Sixième chapitre : Henry
Henry était donc celui qui allait devenir notre gendre. Ingrid avait terminé ses études, après quatre années à l'université. Elle possédait un diplôme lui permettant d'assurer les tâches de secrétaire trilingue, puisqu'en plus du français, elle avait aussi étudié l'allemand. Elle envisageait de travailler dans le milieu diplomatique, mais, pour cela, il lui fallait quitter l'Ecosse. Elle était prête à partir pour Londres, lorsqu'elle a fait la connaissance d'Henry.
Autant j'étais partie pour l'Ecosse et j'avais quitté mon pays par amour, autant ma fille, qui s'apprêtait à quitter le sien, y est finalement restée… par amour.
Et pourtant, ce n'était pas gagné d'avance pour Henry ! Autant il est tombé amoureux d'Ingrid tout de suite, autant elle… elle n'a pas eu le coup de foudre, m'a-t-elle dit après. Mais Henry était persévérant ! Et il est parvenu à faire tomber toutes les barrières qu'elle avait construites suite à sa déception précédente et sa malheureuse expérience française.
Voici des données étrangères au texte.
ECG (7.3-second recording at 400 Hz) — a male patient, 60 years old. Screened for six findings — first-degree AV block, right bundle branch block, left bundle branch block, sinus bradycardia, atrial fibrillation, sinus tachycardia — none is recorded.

J'aime beaucoup mon gendre. Je dois reconnaître qu'Ingrid a vraiment fait le bon choix avec lui. C'était un jeune homme sérieux, travailleur. Plutôt beau garçon, ma foi. Assez grand, plutôt longiligne, il est atteint de myopie depuis l'enfance. Fort heureusement, ni Véra, ni Mickaël n'ont hérité de ce problème de vision. Il a aussi de l'humour, et ce fameux "flegme britannique". Son seul défaut était de ne pas connaître la France et de ne pas parler un seul mot de français, mais il s'est rattrapé depuis, et il est devenu un fin connaisseur des bons produits français et grand amateur de vins.
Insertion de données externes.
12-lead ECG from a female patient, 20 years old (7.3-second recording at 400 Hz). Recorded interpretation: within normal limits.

Ingrid et Henry se sont mariés en 1974. A cette occasion, mes parents ont quitté la France pour la première et dernière fois de leur vie. C'était leur premier vrai voyage, car hormis une excursion à Paris et une autre pour visiter les châteaux de la Loire, ils n'avaient jamais bougé de chez eux, si on excepte bien entendu les deux années de guerre que papa avait faites en 1917-1918. Qui plus est, ils sont venus en avion… Eric et Jeanne sont restés à la ferme, regrettant bien de ne pas être présents pour le mariage de leur unique nièce, mais enfin, ils ne pouvaient pas laisser les bêtes sans soins… Les GAEC, cela n'existait pas encore à l'époque…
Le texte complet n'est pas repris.